Take the entries below and print, exactly, the stretch from the line containing "2010 | 2011 |" through the line containing "4 | 25 | 10 |", both included.

______

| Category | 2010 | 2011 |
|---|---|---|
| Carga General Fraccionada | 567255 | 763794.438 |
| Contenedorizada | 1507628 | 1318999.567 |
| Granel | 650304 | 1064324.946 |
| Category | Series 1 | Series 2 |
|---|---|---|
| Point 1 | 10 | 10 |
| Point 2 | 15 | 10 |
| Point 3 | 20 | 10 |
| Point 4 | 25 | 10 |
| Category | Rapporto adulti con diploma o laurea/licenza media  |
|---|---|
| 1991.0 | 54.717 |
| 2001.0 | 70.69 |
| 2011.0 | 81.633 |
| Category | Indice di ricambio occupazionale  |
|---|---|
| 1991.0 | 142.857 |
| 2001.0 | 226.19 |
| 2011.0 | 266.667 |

______

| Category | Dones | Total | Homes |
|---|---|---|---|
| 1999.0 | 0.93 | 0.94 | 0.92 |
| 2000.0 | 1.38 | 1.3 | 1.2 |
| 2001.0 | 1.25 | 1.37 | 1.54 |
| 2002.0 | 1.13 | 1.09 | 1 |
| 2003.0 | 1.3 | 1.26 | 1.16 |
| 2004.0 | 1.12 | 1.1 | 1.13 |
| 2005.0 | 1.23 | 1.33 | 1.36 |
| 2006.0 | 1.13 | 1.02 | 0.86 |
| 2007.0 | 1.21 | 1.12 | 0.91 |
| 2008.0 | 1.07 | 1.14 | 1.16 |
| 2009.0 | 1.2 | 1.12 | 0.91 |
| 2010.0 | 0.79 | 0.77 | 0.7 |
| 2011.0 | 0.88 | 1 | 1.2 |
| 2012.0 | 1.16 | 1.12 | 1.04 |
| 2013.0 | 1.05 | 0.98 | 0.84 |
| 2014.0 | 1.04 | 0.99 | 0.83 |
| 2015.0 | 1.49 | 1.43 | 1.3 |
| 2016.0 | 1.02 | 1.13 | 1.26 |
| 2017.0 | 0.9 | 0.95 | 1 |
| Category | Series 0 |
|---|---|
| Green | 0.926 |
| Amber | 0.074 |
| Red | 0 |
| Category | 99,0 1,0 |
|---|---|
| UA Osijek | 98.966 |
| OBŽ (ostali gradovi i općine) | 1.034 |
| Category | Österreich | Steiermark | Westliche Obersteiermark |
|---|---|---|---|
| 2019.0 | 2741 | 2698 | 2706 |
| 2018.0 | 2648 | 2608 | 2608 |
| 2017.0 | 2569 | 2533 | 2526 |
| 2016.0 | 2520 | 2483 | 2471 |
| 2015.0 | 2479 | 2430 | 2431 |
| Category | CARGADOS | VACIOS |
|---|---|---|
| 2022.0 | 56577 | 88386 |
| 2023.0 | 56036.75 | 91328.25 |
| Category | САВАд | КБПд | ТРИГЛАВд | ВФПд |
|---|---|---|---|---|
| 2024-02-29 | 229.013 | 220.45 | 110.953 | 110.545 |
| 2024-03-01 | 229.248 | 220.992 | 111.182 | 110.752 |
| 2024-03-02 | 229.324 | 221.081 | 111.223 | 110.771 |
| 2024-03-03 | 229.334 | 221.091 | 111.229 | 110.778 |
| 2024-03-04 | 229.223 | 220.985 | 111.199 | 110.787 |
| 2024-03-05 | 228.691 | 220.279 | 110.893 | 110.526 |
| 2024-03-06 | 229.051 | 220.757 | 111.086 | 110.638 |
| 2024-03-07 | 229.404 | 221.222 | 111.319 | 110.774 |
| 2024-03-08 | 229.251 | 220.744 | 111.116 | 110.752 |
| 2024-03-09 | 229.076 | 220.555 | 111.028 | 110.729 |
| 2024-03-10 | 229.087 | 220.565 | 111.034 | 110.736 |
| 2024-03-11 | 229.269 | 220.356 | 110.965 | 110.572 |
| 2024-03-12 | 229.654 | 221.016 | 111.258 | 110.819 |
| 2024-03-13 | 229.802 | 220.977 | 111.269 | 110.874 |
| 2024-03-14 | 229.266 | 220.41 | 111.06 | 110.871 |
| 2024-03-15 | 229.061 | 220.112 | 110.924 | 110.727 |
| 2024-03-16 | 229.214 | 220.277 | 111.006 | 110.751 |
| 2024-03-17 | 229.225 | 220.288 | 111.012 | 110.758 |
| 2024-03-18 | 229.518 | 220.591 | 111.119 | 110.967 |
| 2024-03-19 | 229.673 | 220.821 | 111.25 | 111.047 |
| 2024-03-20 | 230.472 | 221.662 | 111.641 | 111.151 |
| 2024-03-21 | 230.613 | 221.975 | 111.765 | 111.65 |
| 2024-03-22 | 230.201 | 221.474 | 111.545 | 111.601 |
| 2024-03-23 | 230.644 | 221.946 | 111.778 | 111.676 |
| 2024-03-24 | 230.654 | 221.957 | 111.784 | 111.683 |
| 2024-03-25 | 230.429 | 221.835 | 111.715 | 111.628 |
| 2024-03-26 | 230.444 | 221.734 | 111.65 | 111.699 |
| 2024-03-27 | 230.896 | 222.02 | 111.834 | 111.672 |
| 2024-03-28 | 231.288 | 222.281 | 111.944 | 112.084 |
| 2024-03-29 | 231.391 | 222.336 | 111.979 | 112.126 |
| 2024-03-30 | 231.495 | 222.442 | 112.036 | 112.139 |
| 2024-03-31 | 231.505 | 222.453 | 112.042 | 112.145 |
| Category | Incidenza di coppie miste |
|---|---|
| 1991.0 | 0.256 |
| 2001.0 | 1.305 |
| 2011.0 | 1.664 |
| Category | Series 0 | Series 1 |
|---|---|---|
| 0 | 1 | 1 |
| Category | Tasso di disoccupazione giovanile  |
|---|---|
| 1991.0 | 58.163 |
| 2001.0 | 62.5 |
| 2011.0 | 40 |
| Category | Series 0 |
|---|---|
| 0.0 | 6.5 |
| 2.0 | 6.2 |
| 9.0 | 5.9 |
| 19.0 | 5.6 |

______

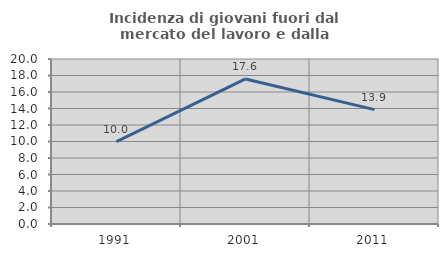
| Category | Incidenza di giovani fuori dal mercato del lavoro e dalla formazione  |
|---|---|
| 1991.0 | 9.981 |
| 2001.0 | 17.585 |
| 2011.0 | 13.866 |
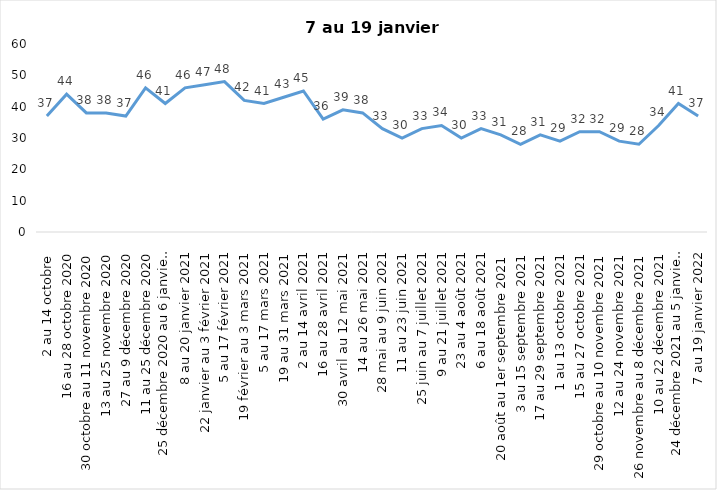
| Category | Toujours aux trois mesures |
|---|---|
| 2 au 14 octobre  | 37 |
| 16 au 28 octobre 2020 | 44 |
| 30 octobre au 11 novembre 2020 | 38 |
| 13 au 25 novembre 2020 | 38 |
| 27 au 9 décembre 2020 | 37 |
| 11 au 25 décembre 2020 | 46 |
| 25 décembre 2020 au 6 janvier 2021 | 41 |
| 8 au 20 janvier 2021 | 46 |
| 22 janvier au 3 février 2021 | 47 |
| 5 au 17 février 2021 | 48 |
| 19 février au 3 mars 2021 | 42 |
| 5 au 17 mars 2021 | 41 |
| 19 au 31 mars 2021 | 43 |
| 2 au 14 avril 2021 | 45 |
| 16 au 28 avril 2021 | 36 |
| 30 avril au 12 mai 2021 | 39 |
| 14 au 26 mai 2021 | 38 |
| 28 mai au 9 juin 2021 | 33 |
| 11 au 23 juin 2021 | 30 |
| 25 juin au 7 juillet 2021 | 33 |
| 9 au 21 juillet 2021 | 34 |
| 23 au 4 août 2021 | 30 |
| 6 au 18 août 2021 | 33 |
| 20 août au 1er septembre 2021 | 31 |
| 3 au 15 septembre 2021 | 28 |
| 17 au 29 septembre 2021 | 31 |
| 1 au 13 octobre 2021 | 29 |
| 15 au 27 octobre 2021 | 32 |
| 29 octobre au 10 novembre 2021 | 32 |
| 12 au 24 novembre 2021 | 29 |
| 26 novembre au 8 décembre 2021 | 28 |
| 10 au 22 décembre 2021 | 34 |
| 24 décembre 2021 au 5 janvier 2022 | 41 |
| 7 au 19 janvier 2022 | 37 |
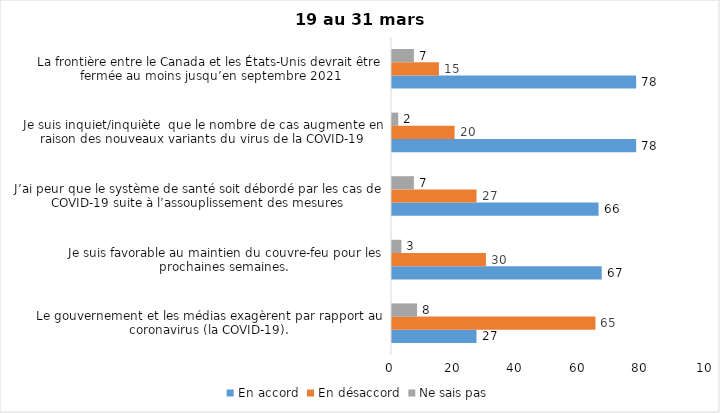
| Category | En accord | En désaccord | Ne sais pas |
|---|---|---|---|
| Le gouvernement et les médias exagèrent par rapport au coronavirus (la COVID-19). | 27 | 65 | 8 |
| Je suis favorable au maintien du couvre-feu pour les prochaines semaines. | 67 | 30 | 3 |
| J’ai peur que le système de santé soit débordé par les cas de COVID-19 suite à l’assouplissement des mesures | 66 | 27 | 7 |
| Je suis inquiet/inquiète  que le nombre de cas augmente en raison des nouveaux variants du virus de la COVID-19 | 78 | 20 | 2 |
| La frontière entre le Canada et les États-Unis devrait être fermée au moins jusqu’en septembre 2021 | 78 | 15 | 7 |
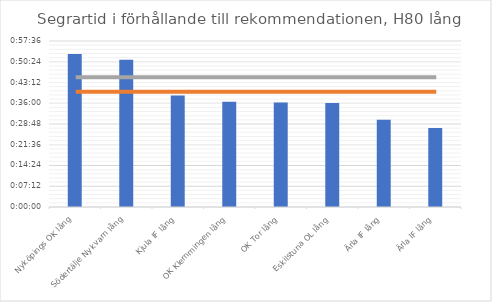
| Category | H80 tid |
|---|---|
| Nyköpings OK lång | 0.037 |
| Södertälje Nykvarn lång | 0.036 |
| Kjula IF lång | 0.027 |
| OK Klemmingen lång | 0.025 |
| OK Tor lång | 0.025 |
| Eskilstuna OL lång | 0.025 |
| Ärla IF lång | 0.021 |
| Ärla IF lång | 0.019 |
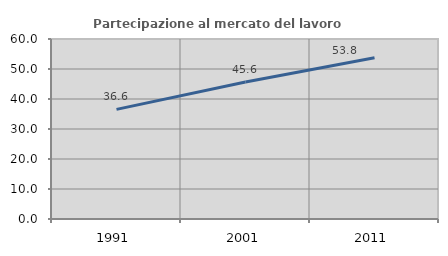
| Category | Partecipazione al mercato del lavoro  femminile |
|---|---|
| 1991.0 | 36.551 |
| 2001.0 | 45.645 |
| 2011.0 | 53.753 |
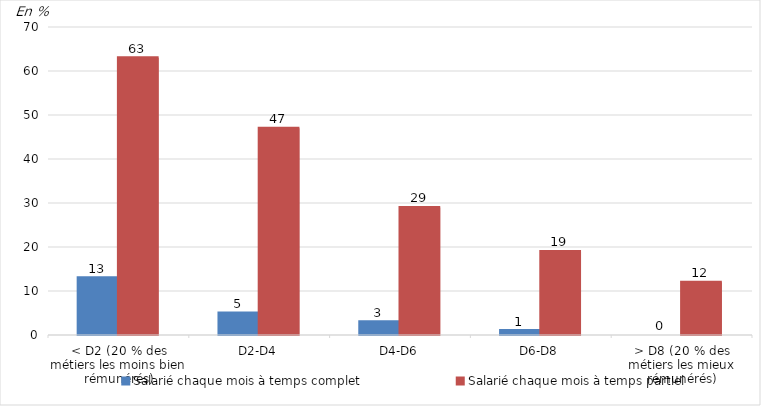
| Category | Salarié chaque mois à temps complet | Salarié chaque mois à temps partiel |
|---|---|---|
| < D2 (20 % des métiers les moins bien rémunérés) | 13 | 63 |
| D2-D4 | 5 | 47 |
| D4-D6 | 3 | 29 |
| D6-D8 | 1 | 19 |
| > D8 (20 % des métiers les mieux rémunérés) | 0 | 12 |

______

Output below:
| Category | 2010 | 2011 |
|---|---|---|
| Carga General Fraccionada | 567255 | 763794.438 |
| Contenedorizada | 1507628 | 1318999.567 |
| Granel | 650304 | 1064324.946 |
| Category | Series 1 | Series 2 |
|---|---|---|
| Point 1 | 10 | 10 |
| Point 2 | 15 | 10 |
| Point 3 | 20 | 10 |
| Point 4 | 25 | 10 |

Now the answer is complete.